Tuning of GBM model with offset column using h2o and R

50 Views Asked by At

I am trying to train two GBM models, the first one takes the frequency as a response variable and the second takes number of claims as a response and exposure as on offset column, however, I did not see any difference between the two best models when I make hyperparameters tuning. I get the same RMSE.


DF=data[-extreme_ind, ] 
DF[,c(4:60)]<- lapply(DF[,c(4:60)], factor)


df=as.h2o(DF)
splits <- h2o.splitFrame(df, 0.8, seed=1234)  
train <- h2o.assign(splits[[1]], "train.hex")  
valid <- h2o.assign(splits[[2]], "valid.hex") 

MOD_1_v2 <- h2o.gbm(x=c(4:56, 58:60),y = 61, training_frame = train, validation_frame =valid, ntrees=200) #100
summary(MOD_1_v2)

plot(MOD_1_v2,timestep="number_of_trees",metric="RMSE") 





gbm1_parameters <- list(learn_rate = c(0.01,0.05, 0.1),
                        max_depth = c(3, 5, 6),
                        sample_rate = c(0.7, 0.75, 0.8),  
                        col_sample_rate = c(0.2, 0.5, 1.0))

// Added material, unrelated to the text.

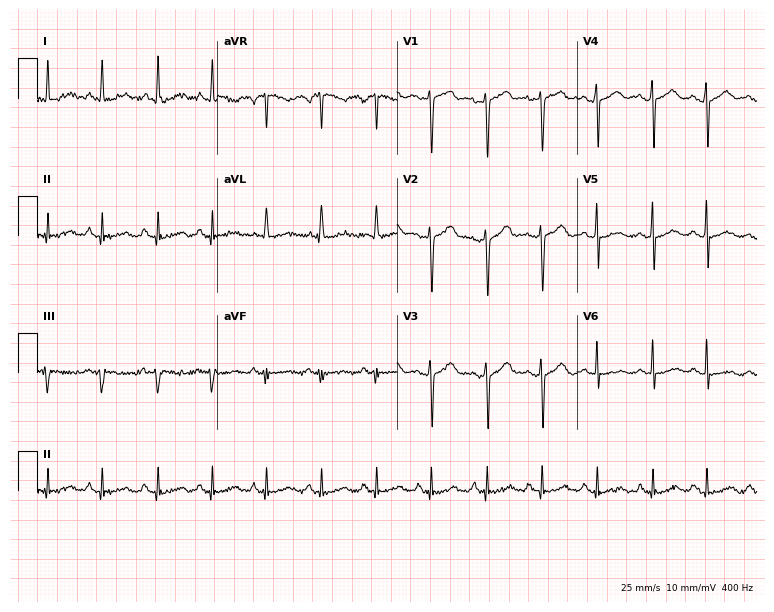
Electrocardiogram, a 48-year-old female. Interpretation includes sinus tachycardia (a sinus rate of 100 beats per minute or more).

gbm1_grid <- h2o.grid("gbm", x = c(4:56, 58:60), y = 61,
                      grid_id = "gbm_grid",
                      training_frame = train,
                      validation_frame = valid,  
                      ntrees=20, #30
                      seed = 1,
                      hyper_params = gbm1_parameters)



gbm1_gridp<- h2o.getGrid(grid_id = "gbm_grid",
                         sort_by = "rmse",
                         decreasing  = FALSE)
print(gbm1_gridp)


best_MOD_1=h2o.getModel(gbm1_gridp@model_ids[[1]])

summary(best_MOD_1)




best_gbm_perf1 <- h2o.performance(model = best_MOD_1,newdata = valid)
best_gbm_perf1



plot(best_MOD_1,timestep="number_of_trees",metric="rmse")
h2o.varimp_plot(best_MOD_1)



MOD_2_v2 <- h2o.gbm(x=c(4:56, 58:60),y = 2,offset_column="APVI", training_frame = train, validation_frame = valid,ntrees=55) 

summary(MOD_2_v2) #apres supp outliers 

plot(MOD_2_v2,timestep="number_of_trees",metric="RMSE")


gbm2_parameters <- list(learn_rate = c(0.01,0.05, 0.1),
                        max_depth = c(3, 5),
                        sample_rate = c(0.7, 0.75, 0.8),  
                        col_sample_rate = c(0.2, 0.5, 1.0))




gbm2_grid <- h2o.grid("gbm", x = c(4:56, 58:60), y = 2,
                      grid_id = "gbm_grid",
                      training_frame = train,
                      validation_frame = valid, 
                      ntrees=55, #10
                      seed = 123,
                      hyper_params = gbm2_parameters)


gbm2_gridp<- h2o.getGrid(grid_id = "gbm_grid",
                         sort_by = "rmse",
                         decreasing  = FALSE)
print(gbm2_gridp)



best_MOD_2=h2o.getModel(gbm2_gridp@model_ids[[1]])
summary(best_MOD_2)


best_gbm_perf2 <- h2o.performance(model = best_MOD_2,newdata = valid)
best_gbm_perf2

How Can I fix this problem ?

1

There are 1 best solutions below

0
Maurever On

Could you also share the printed output, please?

My first idea is you are using the same grid_id = "gbm_grid"; please try to change the second one to be different.

Also, in your grid settings, the only difference is setting the response column (the first grid y=61, the second grid y=2). I don't see an offset column setting.

I will also try this suggestion with my generic data to see if this is the issue.

Thanks!

Edit: I tried your code with different data and got models with different RMSEs. So please check that your data makes sense.